The Apollo Jet Star is a Hungarian ultralight trike, designed and produced by Apollo Ultralight Aircraft of Eger. The aircraft is supplied as a kit for amateur construction or as a complete ready-to-fly-aircraft.

==Design and development==
The Jet Star was designed to comply with the Fédération Aéronautique Internationale microlight category as well as the US light-sport aircraft category. It features a cable-braced or strut-braced hang glider-style high-wing, weight-shift controls, a two-seats-in-tandem, open cockpit, tricycle landing gear with wheel pants and a single engine in pusher configuration.

The Jet Star is accepted in the United States as both an Experimental and Special Light-sport aircraft.
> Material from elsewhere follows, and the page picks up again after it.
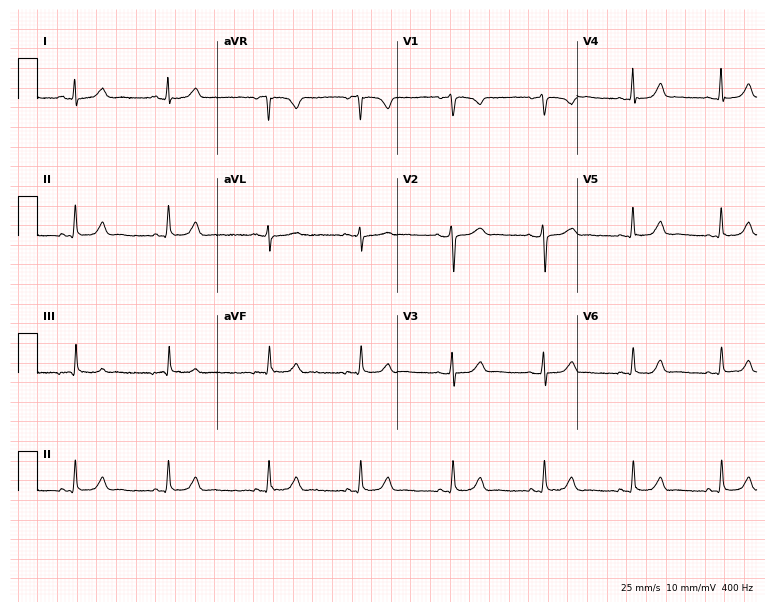
Resting 12-lead electrocardiogram (7.3-second recording at 400 Hz). Patient: a woman, 48 years old. Read as a normal ECG.

The aircraft is made from bolted-together aluminum tubing, with its double surface wing covered in Dacron sailcloth. The aircraft uses an "A" frame weight-shift control bar. The main landing gear uses strut-type suspension, rather than the leaf-type suspension used on the Apollo Delta Jet series. The powerplant options include the twin cylinder, liquid-cooled, two-stroke, dual-ignition 64 hp Rotax 582 engine, the four cylinder, air and liquid-cooled, four-stroke, dual-ignition 80 hp Rotax 912 or 100 hp Rotax 912S engine.

The aircraft has an empty weight of 180 kg and a gross weight of 430 kg, giving a useful load of 250 kg. With full fuel of 45 L the payload is 218 kg.

A number of different wings can be fitted to the basic carriage, including the cable-braced Aeros Profi, the cable-braced Air Creation iXess, the strut-braced Aeros Profi TL or the strut-braced Gibbogear Manta Ray 12.5.